Notwendigkeit und kostenübernahme durch eingliederungshilfe
Die Kammer begründete auch die Erforderlichkeit der Kostenübernahme für das Erwachsenendreirad durch die Eingliederungshilfe:
Erstens bieten Fahrdienste keine vergleichbare Sicherheit; sie warten üblicherweise nicht unbefristet vor Ort während Veranstaltungen wie Frühstückstreffs oder Cafébesuchen auf die Nutzerin – was insbesondere bei Angsterkrankungen problematisch sein kann.
Zweitens können familiäre Unterstützungssysteme aufgrund unterschiedlicher Tageszeiten kaum dauerhaft flexibel eingesetzt werden: Die Klägerin möchte sowohl vormittags als auch nachmittags mobil sein können; berufstätige Angehörige stehen daher nicht immer zur Verfügung.
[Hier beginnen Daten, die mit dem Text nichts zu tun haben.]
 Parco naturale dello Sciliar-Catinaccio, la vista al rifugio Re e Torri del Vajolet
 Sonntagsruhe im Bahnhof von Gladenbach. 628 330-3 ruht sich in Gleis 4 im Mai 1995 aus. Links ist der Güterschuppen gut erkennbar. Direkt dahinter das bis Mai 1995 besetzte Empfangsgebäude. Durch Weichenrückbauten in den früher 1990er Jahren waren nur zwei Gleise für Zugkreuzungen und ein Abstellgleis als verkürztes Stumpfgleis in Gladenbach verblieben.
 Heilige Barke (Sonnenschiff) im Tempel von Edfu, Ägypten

Diese Faktoren machen eine eigenständige Mobilitätslösung notwendig – gerade weil soziale Teilhabemöglichkeiten vielfältig genutzt werden sollen ohne Abhängigkeiten von Dritten entstehen zu lassen.
Der Kostenvoranschlag liegt innerhalb angemessener Grenzen; es gibt kein gleichwertiges alternatives Mittel zur Deckung dieses Bedarfs gemäß § 104 Absätze 1–2 SGB IX unter Berücksichtigung individueller Wünsche und Besonderheiten des Einzelfalls aus Sicht des Gerichts.
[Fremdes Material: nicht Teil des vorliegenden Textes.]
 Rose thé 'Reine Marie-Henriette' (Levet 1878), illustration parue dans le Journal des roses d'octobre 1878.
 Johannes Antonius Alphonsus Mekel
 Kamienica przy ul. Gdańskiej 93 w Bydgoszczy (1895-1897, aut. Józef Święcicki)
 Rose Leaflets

Bedeutung unabhängiger lebensführung für behinderte menschen
Das Urteil unterstreicht den Grundsatz aus Artikel 19 UN-BRK: Menschen mit Behinderung sollen unabhängig leben können ohne in Rollen von Bittstellern gedrängt zu werden. Dies entspricht auch Vorgaben nationaler Gesetzgebung wie §§ 104 ff., 113 SGB IX über personenzentrierte Eingliederungsleistungen zur Förderung selbstbestimmter Lebensgestaltung im Sozialraum.
Die Entscheidung zeigt exemplarisch auf:
- Wie technische Hilfsmittel über reine Mobilitätsverbesserungen hinaus soziale Integration ermöglichen.
- Dass individuelle Bedürfnisse berücksichtigt werden müssen.
- Dass Behörden verpflichtet sind, angemessene Lösungen bereitzustellen.
Damit stärkt dieses Urteil Rechte behinderter Menschen auf gesellschaftliche Teilhabe entsprechend internationaler Verpflichtungen sowie bundesdeutscher Rechtsnormen.
Es verdeutlicht außerdem praxisnah Herausforderungen beim Zugang flexibler Unterstützungsangebote jenseits klassischer Pflege- oder Transportleistungen zugunsten nachhaltiger Selbstständigkeit trotz gesundheitlicher Einschränkungen.